Eagleton points out the difficulty with this definition of literature by explaining that a past author, such as Orwell, would be surprised that the subjects and themes they wrote about were not important, but rather the literary devices that upturn reality through "defamiliarization" and other devices, which give a work "literariness," are what is important. 

He also presents the definition that literature is that which is chosen as "fine writing" based on social value-judgements. He discusses how, according to Marxist theory, these value-judgements arise from the ideologies that form the superstructure that create and uphold the power structures in society. The difficulty he points out here is that society is not homogeneous, thus an expected social value-judgement may not be forthcoming when a work is presented as being representative of the social ideology thus leading the work (and author) to be rejected.

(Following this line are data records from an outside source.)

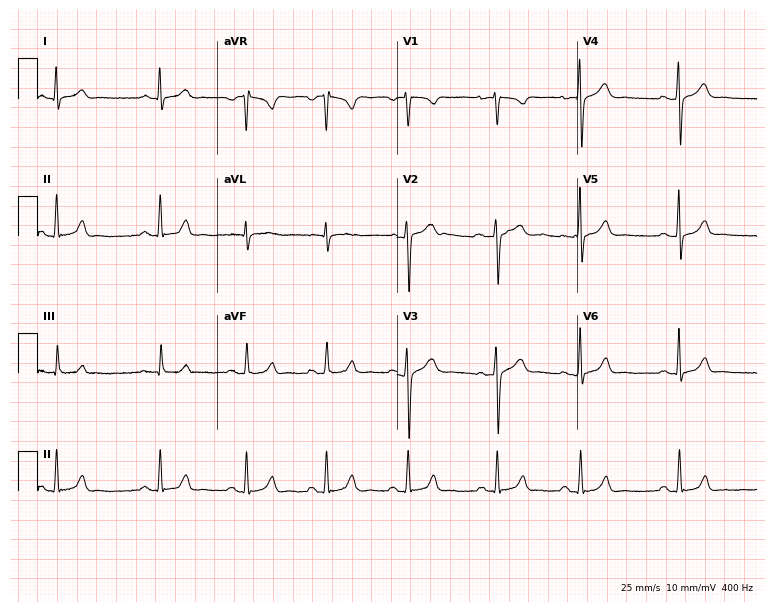
ECG — a female patient, 23 years old. Screened for six findings — first-degree AV block, right bundle branch block, left bundle branch block, sinus bradycardia, atrial fibrillation, sinus tachycardia — none is recorded.
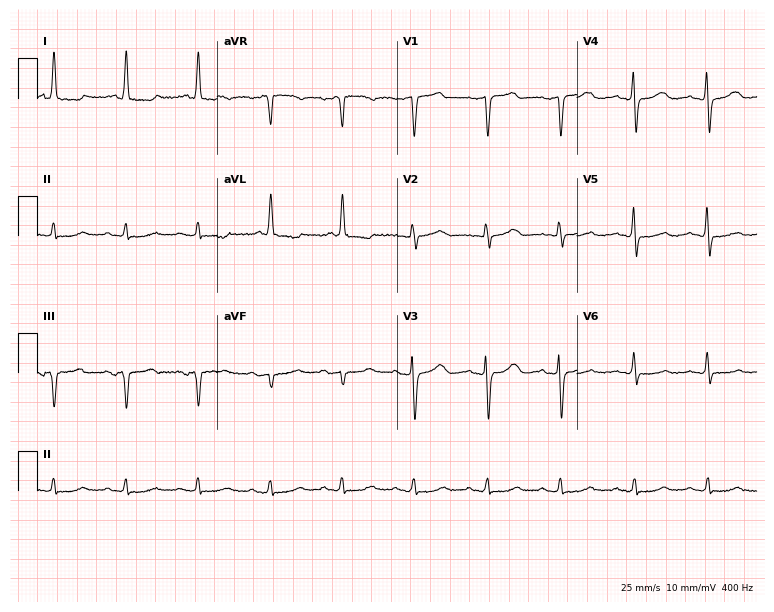
Resting 12-lead electrocardiogram. Patient: a female, 74 years old. None of these six findings is recorded: first-degree AV block, right bundle branch block, left bundle branch block, sinus bradycardia, atrial fibrillation, sinus tachycardia.
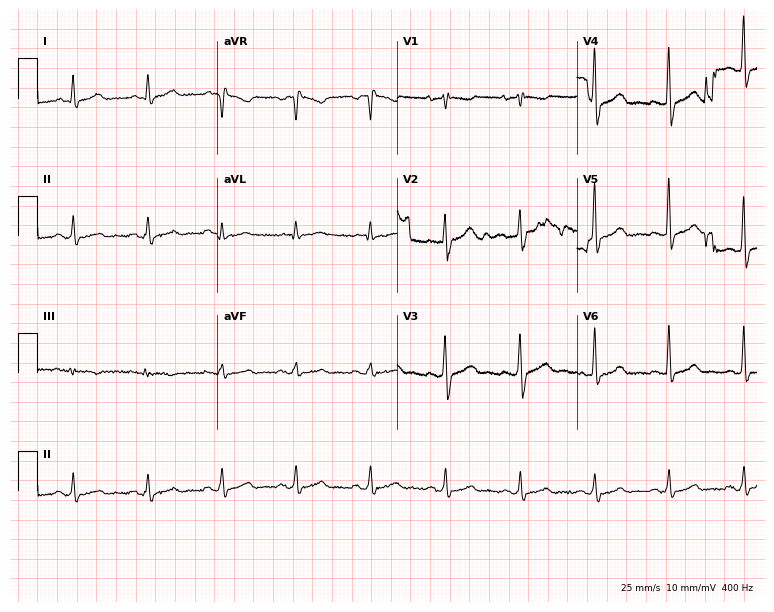
Resting 12-lead electrocardiogram. Patient: a male, 65 years old. None of these six findings is recorded: first-degree AV block, right bundle branch block, left bundle branch block, sinus bradycardia, atrial fibrillation, sinus tachycardia. Other findings, if any, are not listed.
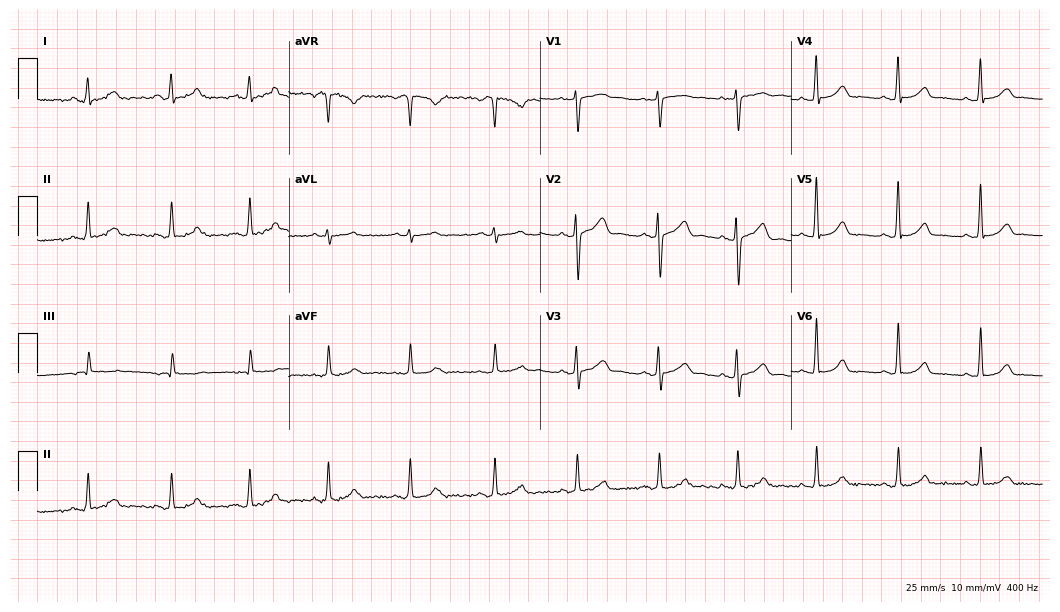
12-lead ECG from a woman, 35 years old (10.2-second recording at 400 Hz). Recorded interpretation: within normal limits.

With these and many more discussions and examples of proffered answers to what literature is, Eagleton arrives at his definition and at what he wants to explain. In brief, Eagleton concludes that:

  • (1) literature is not objectively determined: that which is called literary may not remain immutably, unchangeably categorized as literature.
  • (2) literature is not a construct of "whimsical" choice on arbitrary principles of "taste."
  • (3) literature presents linguistic expressions of social and personal representations of beliefs within non-homogeneous social ideologies which holds "literary language as a set of deviations from a [conversational] norm."
  • (4) literature is derived from strong undercurrents of social ideologies representing strongly rooted (often invisible) belief systems.
  • (5) literature supports the "assumptions" of the social ideologies by which select groups "exercise and maintain power" over the social construct

Eagleton ends by suggesting that his assertions can be proven and chooses the history of English literature as a starting place for that proof (Chapter 1: "The Rise of English").

[S]ocial ideologies ... refer in the end not simply to private taste, but to the assumptions by which certain social groups exercise and maintain power over others. If this seems a far-fetched assertion, a matter of private prejudice, we may test it out by an account of the rise of 'literature' in England.